MTS or COM+ servers group transactional objects that run in the same process space. Under MTS, this group is called an MTS package, while under COM+ it is called a COM+ application. A single machine can be running several different MTS packages (or COM+ applications), where each one is running in a separate process space. 

To clients, the transactional object may appear like any other COM server object. The client does not need know about transactions, security, or just-in-time activation unless it is initiating a transaction itself. 

Both MTS and COM+ provide a separate tool for administering transactional objects.
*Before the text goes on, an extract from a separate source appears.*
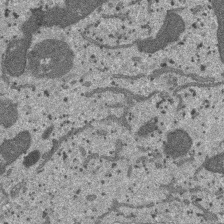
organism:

This tool lets you configure objects into packages or COM+ applications, view the packages or COM+ applications installed on a computer, view or change the attributes of the included objects, monitor and manage transactions, make objects available to clients, and so on. Under MTS, this tool is the MTS Explorer. Under COM+ it is the COM+ Component Manager.

Type Libraries

Type libraries provide a way to get more type information about an object than can be determined from an object’s interface. The type information contained in type libraries provides needed information about objects and their interfaces, such as what interfaces exist on what objects (given the CLSID), what member functions exist on each interface, and what arguments those functions require. 

You can obtain type information either by querying a running instance of an object or by loading and reading type libraries. With this information, you can implement a client which uses a desired object, knowing specifically what member functions you need, and what to pass those member functions. 

Clients of Automation servers, ActiveX controls, and transactional objects expect type information to be available. All of Delphi’s wizards generate a type library automatically, although the COM object wizard makes this optional. You can view or edit this type information by using the Type Library Editor.